Lois is present throughout, wearing the secret video-camera contact-lenses from Reset, which enable Jack, Gwen, Ianto, Rhys and Clement to eavesdrop on the whole thing. Much of these episodes are so shakily filmed that the lenses appear to have been used by the BBC too. Gwen sums up the whole dark conversation in amazement.

Gwen: "God, they're really gonna do this."

We never really find out how the rest of the world deals with the crisis, or why no-one plots to exploit a less-defended land-mass like Africa.

And so to Day Five. After the dreary start, days two, three and four have been brilliant. But then they didn't have to resolve anything. Final episodes are always much tougher to tie-up. Would Torchwood manage it?

Not entirely.

It's still quite watchable, but when, about twenty minutes in, the Prime Minister tells Permanent Secretary Frobisher to sacrifice his own children for PR purposes, it's clear that believability has been dropped. What possible reason could the PM have for thinking that Frobisher would ever permit this? There can be none.

And sure enough, from this point onwards, it becomes hard to reconcile many of the other characters' decisions too.

Our heroes threaten to expose the recording of the government's scheme, but then chicken-out and don't. Then they’re trying to think of ways to tell the public what's happening. Dur.

The government issue the cover story that the kids are going to be bussed-off to have jabs against the aliens' influence. Yet when the army show-up with buses, they're taken by force and noone has any idea why.

And it is fairly public information, because the tens of thousands of army troops have all been told what's going on.

I guess it goes without saying that the aliens can just make the zombie-kids board their spaceship, and can even take their spaceship around all the schools to pick them up themselves.

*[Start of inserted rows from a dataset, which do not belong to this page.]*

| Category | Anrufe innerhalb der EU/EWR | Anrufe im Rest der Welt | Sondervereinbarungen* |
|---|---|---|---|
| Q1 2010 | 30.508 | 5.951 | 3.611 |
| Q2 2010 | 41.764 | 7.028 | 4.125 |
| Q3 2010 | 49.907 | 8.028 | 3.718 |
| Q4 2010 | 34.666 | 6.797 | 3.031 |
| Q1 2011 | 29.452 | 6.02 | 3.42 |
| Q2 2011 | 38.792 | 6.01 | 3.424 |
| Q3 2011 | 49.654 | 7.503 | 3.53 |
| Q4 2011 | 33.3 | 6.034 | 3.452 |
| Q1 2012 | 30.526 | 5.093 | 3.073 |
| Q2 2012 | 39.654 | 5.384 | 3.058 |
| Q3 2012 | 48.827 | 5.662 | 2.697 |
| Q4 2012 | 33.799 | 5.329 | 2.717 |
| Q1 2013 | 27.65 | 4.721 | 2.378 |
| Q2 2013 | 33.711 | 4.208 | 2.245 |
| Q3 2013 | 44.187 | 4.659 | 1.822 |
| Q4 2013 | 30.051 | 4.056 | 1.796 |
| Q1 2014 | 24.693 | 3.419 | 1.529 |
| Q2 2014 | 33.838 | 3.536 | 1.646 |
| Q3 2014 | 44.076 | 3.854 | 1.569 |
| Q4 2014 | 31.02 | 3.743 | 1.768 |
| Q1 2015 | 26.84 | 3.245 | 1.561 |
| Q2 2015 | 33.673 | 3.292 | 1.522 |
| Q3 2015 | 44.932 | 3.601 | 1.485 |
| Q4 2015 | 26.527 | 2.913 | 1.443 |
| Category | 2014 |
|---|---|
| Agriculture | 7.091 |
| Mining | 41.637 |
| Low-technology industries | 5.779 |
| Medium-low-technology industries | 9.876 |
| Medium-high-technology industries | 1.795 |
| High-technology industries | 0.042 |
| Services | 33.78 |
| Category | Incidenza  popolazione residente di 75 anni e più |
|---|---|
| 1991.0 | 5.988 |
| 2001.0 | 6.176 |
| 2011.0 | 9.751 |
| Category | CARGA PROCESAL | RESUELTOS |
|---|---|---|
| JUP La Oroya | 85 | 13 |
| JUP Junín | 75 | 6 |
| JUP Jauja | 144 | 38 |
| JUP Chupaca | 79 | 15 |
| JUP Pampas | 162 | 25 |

Then Jack saves everyone by, as usual, building a machine that reverses the alien negotiator's control and blows it up, forcing it to retreat back to its ship. It just does. It doesn't matter how.

Worst of all, this is exactly the "declaration of war – a war we can't win", as avoided in episode four. Naw, the aliens just don't retaliate. They just don't. They don't carry out their threat to wipe out our species. That's it. That's yer ending.

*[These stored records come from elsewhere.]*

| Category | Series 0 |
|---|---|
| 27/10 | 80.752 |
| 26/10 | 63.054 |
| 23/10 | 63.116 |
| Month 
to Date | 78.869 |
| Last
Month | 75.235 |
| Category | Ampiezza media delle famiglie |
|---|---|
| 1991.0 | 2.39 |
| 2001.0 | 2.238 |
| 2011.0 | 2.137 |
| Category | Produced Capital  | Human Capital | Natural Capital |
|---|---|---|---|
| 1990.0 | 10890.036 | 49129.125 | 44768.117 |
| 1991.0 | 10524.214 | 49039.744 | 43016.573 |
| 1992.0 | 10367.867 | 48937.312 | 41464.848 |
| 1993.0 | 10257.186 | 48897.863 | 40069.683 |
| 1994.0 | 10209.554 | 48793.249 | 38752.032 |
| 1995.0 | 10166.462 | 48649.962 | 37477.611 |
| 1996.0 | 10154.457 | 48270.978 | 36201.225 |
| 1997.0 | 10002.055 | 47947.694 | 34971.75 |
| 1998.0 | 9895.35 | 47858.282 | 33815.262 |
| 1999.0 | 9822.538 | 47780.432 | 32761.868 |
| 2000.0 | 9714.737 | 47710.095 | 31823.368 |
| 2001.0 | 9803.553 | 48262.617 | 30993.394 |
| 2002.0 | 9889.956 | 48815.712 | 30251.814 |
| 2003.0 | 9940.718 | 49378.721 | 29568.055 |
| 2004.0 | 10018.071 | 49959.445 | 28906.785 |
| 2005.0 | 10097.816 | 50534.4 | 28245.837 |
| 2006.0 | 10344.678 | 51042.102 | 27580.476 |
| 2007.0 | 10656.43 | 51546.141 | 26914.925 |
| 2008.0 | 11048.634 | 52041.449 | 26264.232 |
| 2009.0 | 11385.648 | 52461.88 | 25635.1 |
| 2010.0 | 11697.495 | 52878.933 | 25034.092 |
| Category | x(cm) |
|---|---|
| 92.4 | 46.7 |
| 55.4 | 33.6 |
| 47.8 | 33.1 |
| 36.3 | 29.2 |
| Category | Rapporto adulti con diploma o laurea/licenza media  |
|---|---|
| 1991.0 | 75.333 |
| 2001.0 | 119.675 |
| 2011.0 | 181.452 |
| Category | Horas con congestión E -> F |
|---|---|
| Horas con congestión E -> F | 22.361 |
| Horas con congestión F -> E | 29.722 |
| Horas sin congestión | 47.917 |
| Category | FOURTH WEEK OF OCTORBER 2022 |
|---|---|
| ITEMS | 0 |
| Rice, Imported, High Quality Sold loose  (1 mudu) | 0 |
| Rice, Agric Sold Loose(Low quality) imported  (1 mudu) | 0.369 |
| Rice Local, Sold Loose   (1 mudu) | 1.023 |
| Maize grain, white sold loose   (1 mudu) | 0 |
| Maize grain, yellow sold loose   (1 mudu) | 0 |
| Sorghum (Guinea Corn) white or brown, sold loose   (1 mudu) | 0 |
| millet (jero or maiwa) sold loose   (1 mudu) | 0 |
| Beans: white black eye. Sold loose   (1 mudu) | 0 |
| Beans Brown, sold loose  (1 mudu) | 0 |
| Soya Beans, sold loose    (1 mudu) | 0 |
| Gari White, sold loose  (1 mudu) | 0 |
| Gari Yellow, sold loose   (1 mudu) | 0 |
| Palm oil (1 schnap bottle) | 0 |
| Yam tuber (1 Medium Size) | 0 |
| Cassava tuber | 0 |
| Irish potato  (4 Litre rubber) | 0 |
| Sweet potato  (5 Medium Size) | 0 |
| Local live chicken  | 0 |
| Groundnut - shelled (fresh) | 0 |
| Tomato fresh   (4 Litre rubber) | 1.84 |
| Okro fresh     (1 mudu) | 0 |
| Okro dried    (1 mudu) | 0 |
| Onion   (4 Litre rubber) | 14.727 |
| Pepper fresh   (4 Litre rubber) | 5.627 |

Overall, this was an excellent five-part story, marred by awkward shaky camerawork, some mistaken direction (the director repeatedly doesn't get the difference between analogue and digital signals – something you'd expect a TV man to) and, above all, a plot that is as standard as they come.

Once more – I really enjoyed this – but the story is a straight remake of The Sound Of Drums / Last Of The Time Lords.

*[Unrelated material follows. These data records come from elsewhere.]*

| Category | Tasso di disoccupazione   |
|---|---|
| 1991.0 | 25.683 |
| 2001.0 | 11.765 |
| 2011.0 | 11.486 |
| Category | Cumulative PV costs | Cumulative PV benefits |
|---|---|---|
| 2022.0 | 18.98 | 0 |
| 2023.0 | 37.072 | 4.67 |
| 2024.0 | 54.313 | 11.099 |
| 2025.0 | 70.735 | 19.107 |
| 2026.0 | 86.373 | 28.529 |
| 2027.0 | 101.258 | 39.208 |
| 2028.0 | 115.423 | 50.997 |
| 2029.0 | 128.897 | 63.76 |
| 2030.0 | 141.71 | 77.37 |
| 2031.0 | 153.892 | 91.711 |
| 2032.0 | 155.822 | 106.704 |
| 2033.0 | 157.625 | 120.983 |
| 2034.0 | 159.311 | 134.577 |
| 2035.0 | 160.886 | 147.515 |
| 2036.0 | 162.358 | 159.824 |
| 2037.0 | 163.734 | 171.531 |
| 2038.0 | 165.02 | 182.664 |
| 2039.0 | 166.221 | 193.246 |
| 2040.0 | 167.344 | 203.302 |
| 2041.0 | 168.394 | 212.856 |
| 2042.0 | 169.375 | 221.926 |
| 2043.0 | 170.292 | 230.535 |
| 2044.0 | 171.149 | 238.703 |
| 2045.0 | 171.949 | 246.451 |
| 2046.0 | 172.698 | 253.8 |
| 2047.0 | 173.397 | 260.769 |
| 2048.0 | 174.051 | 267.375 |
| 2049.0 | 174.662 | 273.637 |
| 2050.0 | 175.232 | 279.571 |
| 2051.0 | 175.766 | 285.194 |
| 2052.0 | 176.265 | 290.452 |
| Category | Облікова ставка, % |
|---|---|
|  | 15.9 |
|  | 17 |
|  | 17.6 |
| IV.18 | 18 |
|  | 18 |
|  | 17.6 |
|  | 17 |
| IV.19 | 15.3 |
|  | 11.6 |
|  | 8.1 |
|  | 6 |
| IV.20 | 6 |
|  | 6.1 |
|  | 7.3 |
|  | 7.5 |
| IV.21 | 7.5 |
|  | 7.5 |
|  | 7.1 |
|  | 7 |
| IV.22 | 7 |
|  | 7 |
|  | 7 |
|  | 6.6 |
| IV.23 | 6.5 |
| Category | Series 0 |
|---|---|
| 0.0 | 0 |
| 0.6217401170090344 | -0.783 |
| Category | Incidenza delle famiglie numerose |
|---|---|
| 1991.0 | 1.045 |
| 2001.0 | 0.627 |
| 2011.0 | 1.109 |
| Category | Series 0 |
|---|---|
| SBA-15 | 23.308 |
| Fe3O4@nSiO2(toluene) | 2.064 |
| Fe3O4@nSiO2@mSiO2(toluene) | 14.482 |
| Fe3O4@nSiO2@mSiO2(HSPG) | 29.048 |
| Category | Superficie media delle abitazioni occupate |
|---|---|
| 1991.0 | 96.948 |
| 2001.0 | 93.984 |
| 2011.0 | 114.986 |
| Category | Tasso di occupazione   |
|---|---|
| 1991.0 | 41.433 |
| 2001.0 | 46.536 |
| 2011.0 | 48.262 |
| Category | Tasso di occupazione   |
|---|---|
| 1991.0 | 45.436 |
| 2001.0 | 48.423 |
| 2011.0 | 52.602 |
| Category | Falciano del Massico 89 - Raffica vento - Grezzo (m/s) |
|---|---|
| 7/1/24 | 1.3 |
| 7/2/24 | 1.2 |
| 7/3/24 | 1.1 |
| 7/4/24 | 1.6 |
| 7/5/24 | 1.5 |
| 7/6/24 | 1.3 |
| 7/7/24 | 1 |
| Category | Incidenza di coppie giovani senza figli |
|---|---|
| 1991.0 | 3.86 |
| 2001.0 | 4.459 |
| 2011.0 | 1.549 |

Both stories open with one of our friends (Tish / Lois) starting a job working with the Prime Minister of Great Britain.

Both stories feature the evil British government planting a time-bomb in and blowing-up our heroes' base. (Martha's flat / The Hub)

Both stories see our heroes immediately going on the run from the government, changing cars to avoid detection, getting found via a CCTV camera, and then choosing to hide-out in an abandoned warehouse.

Both stories feature the US berating the British Prime Minister for initiating first contact with an alien race independently of the UN.

Both stories feature our heroes' invisible observation of said first contact.

Both stories feature an alien vessel unexpectedly turning out to contain a human child from earlier in the story, wired into a gasmask.

Both stories are resolved by the main protagonist reversing the aliens' own technology against them.

Both stories conclude with the death of someone who the main protagonist is both responsible for, and attached to by birth.

I don't mean this unkindly, but both stories are written by the same author.

For all that, although the similarity of the first half couldn't avoid giving away the probable events of the second, it was much, much better executed this time, and as I say, I really enjoyed it.

More Torchwood of this detail would be a good thing.